James A. Donald jamesd at echeque.com
Sun Jun 10 23:50:32 EDT 2007

James A. Donald wrote:
>> Many protocols use some form of self describing data format, for example
>> ASN.1, XML, S expressions, and bencoding.
>> Why?
>> Presumably both ends of the conversation have negotiated what protocol
>> version they are using (and if they have not, you have big problems) and
>> when they receive data, they need to get the data they expect.  If they
>> are looking for list of integer pairs, and they get an integer string
>> pair, then having the string correctly identified as a string is not going to
>> help much.

Charlie Kaufman wrote:
> You are correct that such encodings don't help with any interoperability
> issues. Sometimes, they make reading and writing the spec easier, since
> silly issues like big endian vs. little endian encoding of integers gets
> specified elsewhere. 

They also make it easy to write specs that do not in fact work.  The 
spec writers do not in fact agree, and then leave the problem of 
implementing an under defined spec to the engineer.

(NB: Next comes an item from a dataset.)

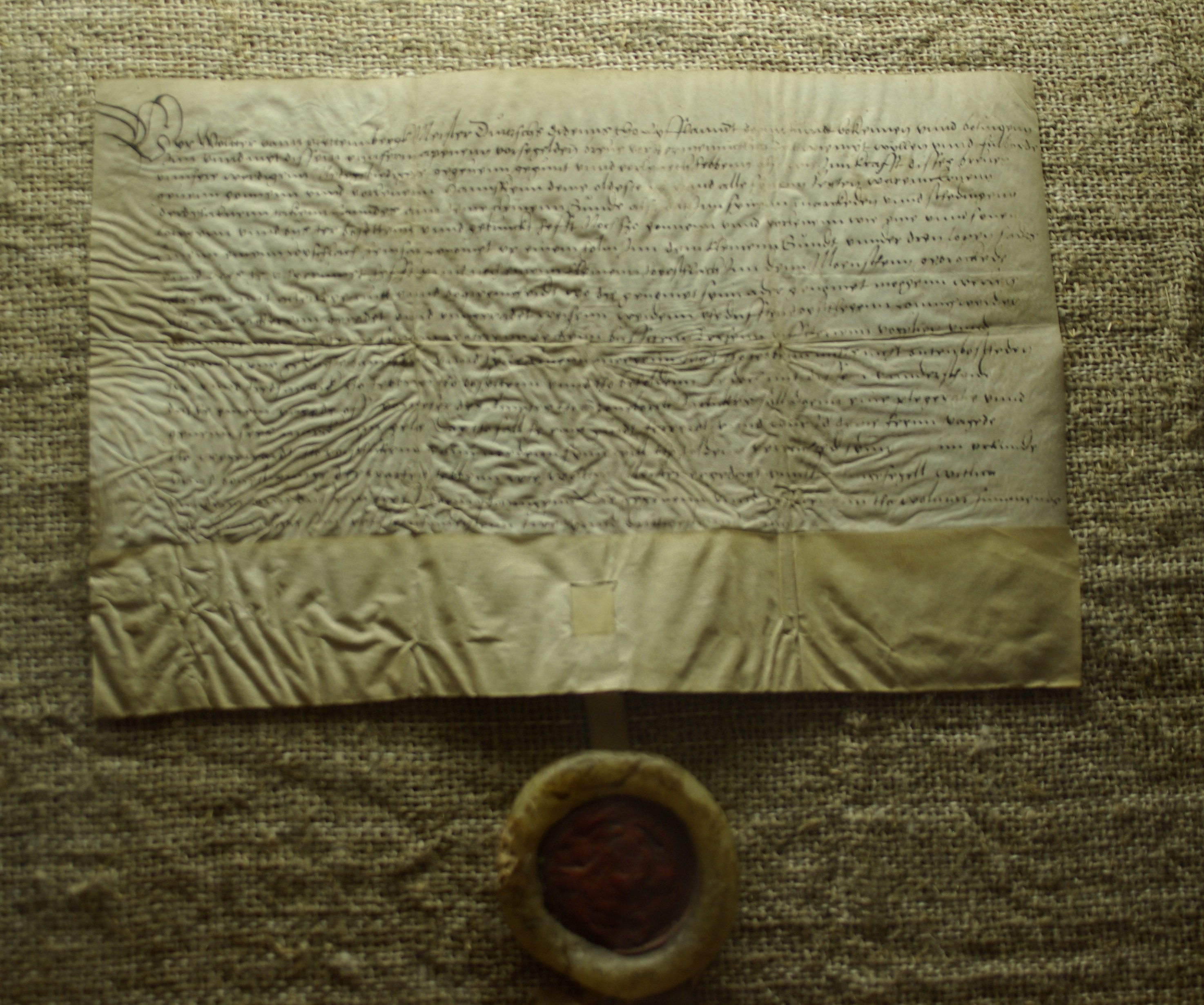 Wolter von Plettenbergi poolt 1532. aastal Koguva Hanskele antud vabaduskirja originaal. Dokument oli vaatamiseks väljas Muhu Muuseumis 22.-23. juunil 2012. Unknown

> More rarely, it makes coding easier (if there is some
> parsing and encoding engine readily available to the implementers). If
> the protocol is being designed by a committee, it can reduce the number of
> debates over minutia.

In the case of XML, yes there is a parsing engine, and if the structure 
of the DTD reflects the structure of the algorithm, then indeed it makes 
things much easier.  But usually the committee have not thought about 
the algorithm, or have unresolved disagreements about what the algorithm 
should be, leaving the engineer with problems that are at best extremely 
difficult to solve, and are at worst impossible to solve.  Ideally the 
DTD should be developed in parallel with the program that processes the 
XML.  In that case, you get the parsing engine doing a lot of work for 
free, so the engineers do not have to reinvent the wheel.  But if the 
DTD is written first by one group, and the program second, by another 
group, the second group is usually hosed good.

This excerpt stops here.